The problem: Reproduce, word for word, the lines in the material below starting with the one that has "2010.0 | 0.461 |" and going on through the one that has "166.6 | 809.1 |". Leave out all pictures.

Data shown:
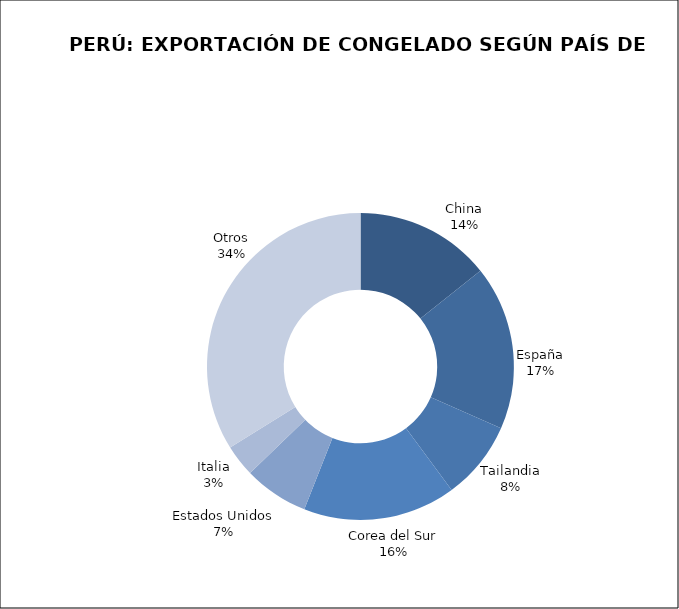
| Category | Series 0 |
|---|---|
| China | 67005.024 |
| España | 81346.95 |
| Tailandia | 38981.518 |
| Corea del Sur | 75504.201 |
| Estados Unidos | 32021.654 |
| Italia | 15819.928 |
| Otros | 158986.916 |
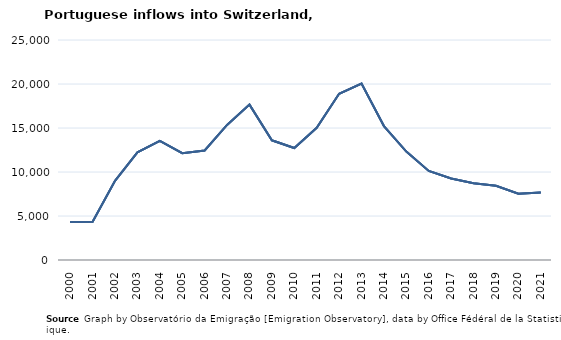
| Category | Entradas |
|---|---|
| 2000.0 | 4311 |
| 2001.0 | 4347 |
| 2002.0 | 9005 |
| 2003.0 | 12228 |
| 2004.0 | 13539 |
| 2005.0 | 12138 |
| 2006.0 | 12441 |
| 2007.0 | 15351 |
| 2008.0 | 17657 |
| 2009.0 | 13601 |
| 2010.0 | 12720 |
| 2011.0 | 15020 |
| 2012.0 | 18892 |
| 2013.0 | 20039 |
| 2014.0 | 15221 |
| 2015.0 | 12325 |
| 2016.0 | 10123 |
| 2017.0 | 9257 |
| 2018.0 | 8733 |
| 2019.0 | 8443 |
| 2020.0 | 7542 |
| 2021.0 | 7675 |
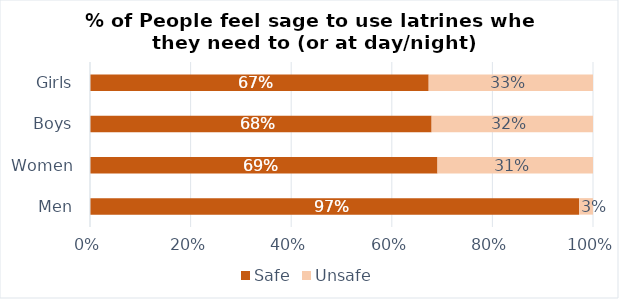
| Category | Safe | Unsafe |
|---|---|---|
| Men | 0.973 | 0.027 |
| Women | 0.691 | 0.309 |
| Boys | 0.679 | 0.321 |
| Girls | 0.673 | 0.327 |
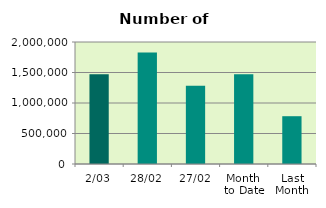
| Category | Series 0 |
|---|---|
| 2/03 | 1471698 |
| 28/02 | 1827192 |
| 27/02 | 1284770 |
| Month 
to Date | 1471698 |
| Last
Month | 783511.9 |
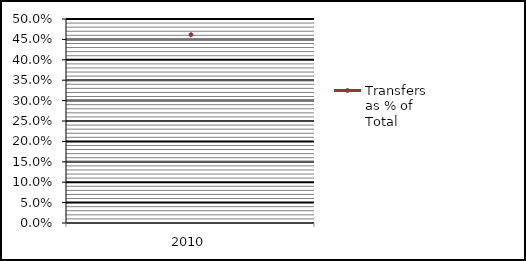
| Category | Transfers as % of Total |
|---|---|
| 2010.0 | 0.461 |
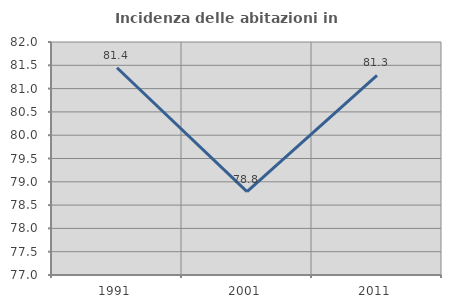
| Category | Incidenza delle abitazioni in proprietà  |
|---|---|
| 1991.0 | 81.447 |
| 2001.0 | 78.788 |
| 2011.0 | 81.282 |
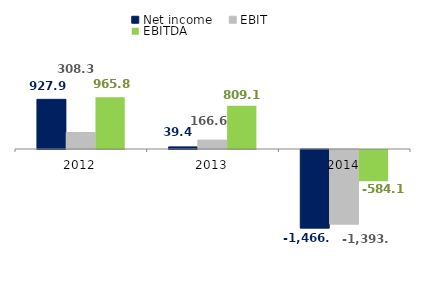
| Category | Net income | EBIT | EBITDA |
|---|---|---|---|
| 2012 | 927.9 | 308.3 | 965.8 |
| 2013 | 39.4 | 166.6 | 809.1 |
| 2014 | -1466.4 | -1393 | -584.1 |
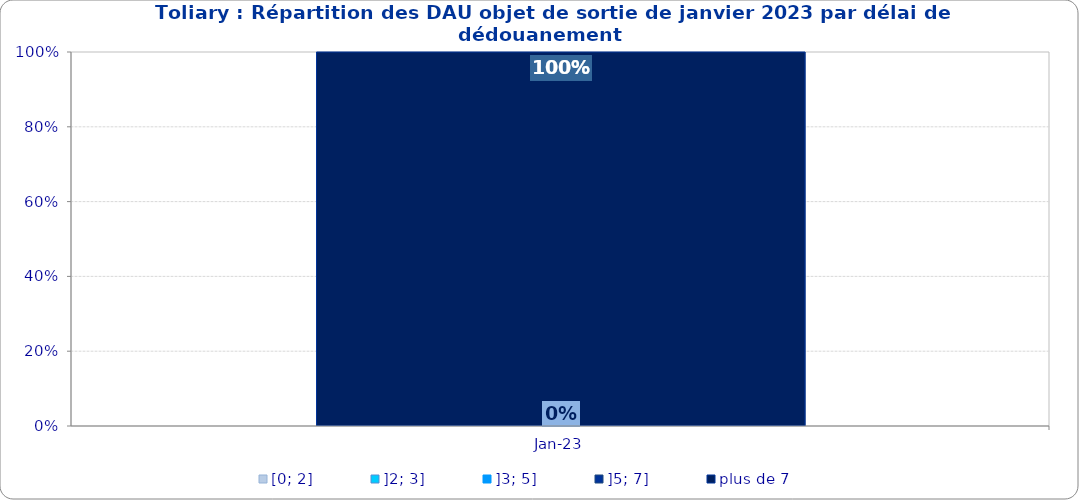
| Category | [0; 2] | ]2; 3] | ]3; 5] | ]5; 7] | plus de 7 |
|---|---|---|---|---|---|
| 2023-01-01 | 0 | 0 | 0 | 0 | 1 |

Output of the exercise:
| 2010.0 | 0.461 |
| Category | Incidenza delle abitazioni in proprietà  |
|---|---|
| 1991.0 | 81.447 |
| 2001.0 | 78.788 |
| 2011.0 | 81.282 |
| Category | Net income | EBIT | EBITDA |
|---|---|---|---|
| 2012 | 927.9 | 308.3 | 965.8 |
| 2013 | 39.4 | 166.6 | 809.1 |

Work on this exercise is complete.